To extract the report and visual IDs from the JSON in the ApplicationContext column I’ve used the todynamic() function and then split them out into separate columns. Then, in order to have tables to do the lookups, I used two different techniques. I used the datatable operator to create a hard-coded table with the report IDs and names; in this case I’ve only got one report, but even if you were doing this in the real world at the workspace level I think it’s feasible to create hard-coded tables with report IDs and names in because there wouldn’t be that many of them.
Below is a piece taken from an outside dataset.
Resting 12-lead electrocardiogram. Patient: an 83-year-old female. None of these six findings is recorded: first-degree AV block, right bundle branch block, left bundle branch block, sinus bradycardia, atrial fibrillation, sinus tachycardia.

For the visuals I saved a table with the visual IDs, names and types in a CSV file and saved it to ADLSgen2 storage, then used the externaldata() (with a shared access signature in this case just to make authentication simple) operator to read this data into a table used for the lookup.

Here’s the output:

It’s then easy to use this table in a Power BI DirectQuery dataset to build a report that shows you what queries have been run recently. This report looks a bit rubbish and I’m sure you can build something that looks a lot nicer:

Monitor Power BI Queries And Refreshes With DirectQuery On Log Analytics, Part 2: Dataset Refreshes

In the first post in this series I showed how it was possible to create a DirectQuery dataset connected to Log Analytics so you could analyse Power BI query and refresh activity in near real-time. In this post I’ll take a closer look into how you can use this data to monitor refreshes.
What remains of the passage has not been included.